University of Central Florida researchers, along with colleagues from the University of Texas El Paso, have developed a new method of controlling light which could further the development of the next generation of computers.
A honeycomb-like structure is utilized to direct beams of light around turns tighter than ever before possible using traditional devices. The beam is still intact, retaining its original brightness, after being redirected, researchers report.
"Computer chips and circuit boards have metal wire connections within them that transport data signals. One of challenges when using light is figuring out a way to make tight bends so we can replace the metal wiring more effectively," Raymond Rumpf from the University of Texas El Paso said.
Using light beams, data could be transmitted along circuit boards thousands of times faster than is possible using electrical signals. However, energy losses have presented a significant challenge to developing the futuristic technology. Optical fibers are the current technology used to transmit light beams, but these channels are only capable of gradual bends, meaning they cannot transmit signals through right-angle turns.
"Direct laser writing has the potential to become a flexible means for manufacturing next-generation computer devices," Stephen Kuebler of the University of Central Florida said.
The new miniature lattices were created using a process known as direct laser writing, similar to 3D printing on a nanoscale level.
Current computer chip technology is facing a bottleneck in processing speeds, and many researchers are exploring light as a means of overcoming this hurdle. Consumer products, including smartphones, tablets and other devices could significantly benefit from the development of light-based microprocessors. Development of this technology could make personal electronics faster and more powerful as well as smaller. Before the optical devices are employed in personal electronics, the technology will likely be utilized in supercomputers.
Investigators are currently developing the device, in order to design a lattice capable of bending light around turns even tighter than is possible using this new mechanism.

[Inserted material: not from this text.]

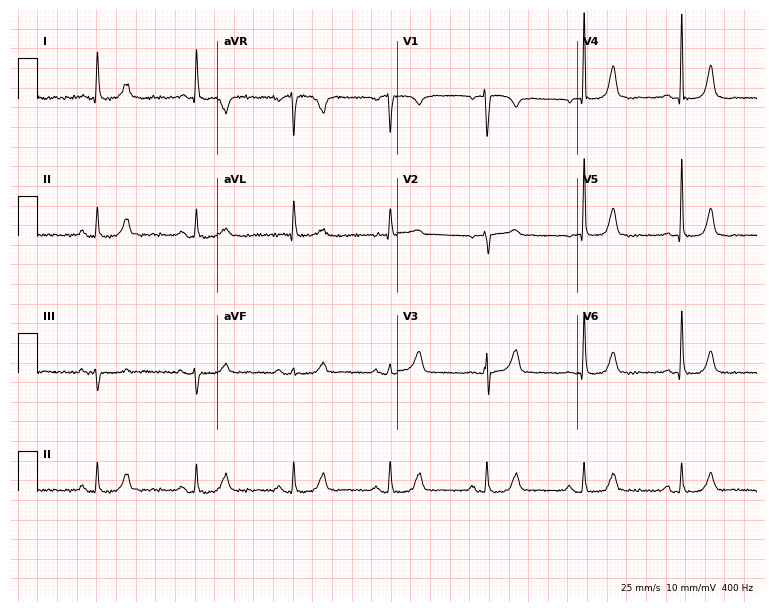
Standard 12-lead ECG recorded from a female, 76 years old (7.3-second recording at 400 Hz). Read as a normal ECG.
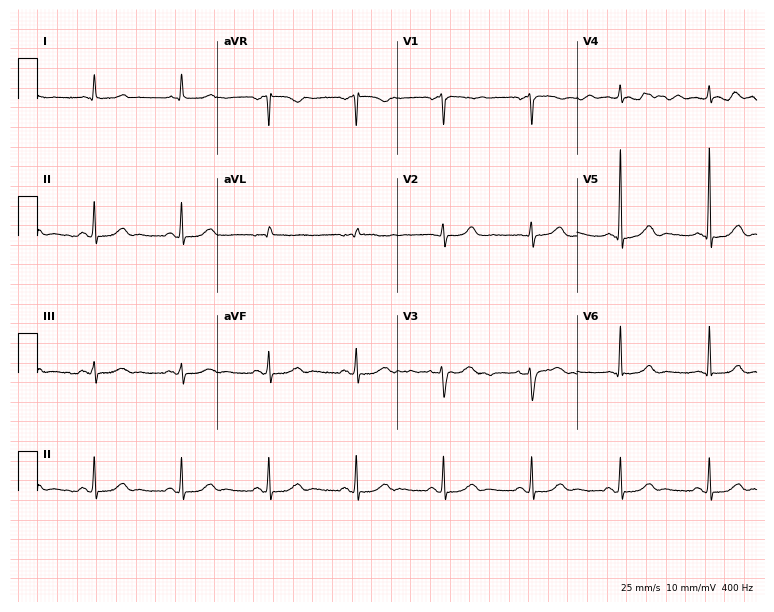
Resting 12-lead electrocardiogram. Patient: a 63-year-old man. Read as a normal ECG.

Current processors use tiny wires constructed with nanoscale lithographic techniques to carry electrons throughout the circuit board or processor. Despite their tiny size, these wires are so much larger than electrons that they have been compared to a human-sized subway for cockroaches. Light-based systems would not require the use of these relatively-large wires, allowing manufacturers to place many more channels on a single chip than is possible with current technology. Such devices may be developed in as little as a decade, some observers forecast.
Development of the new device was profiled in the journal Optics Express.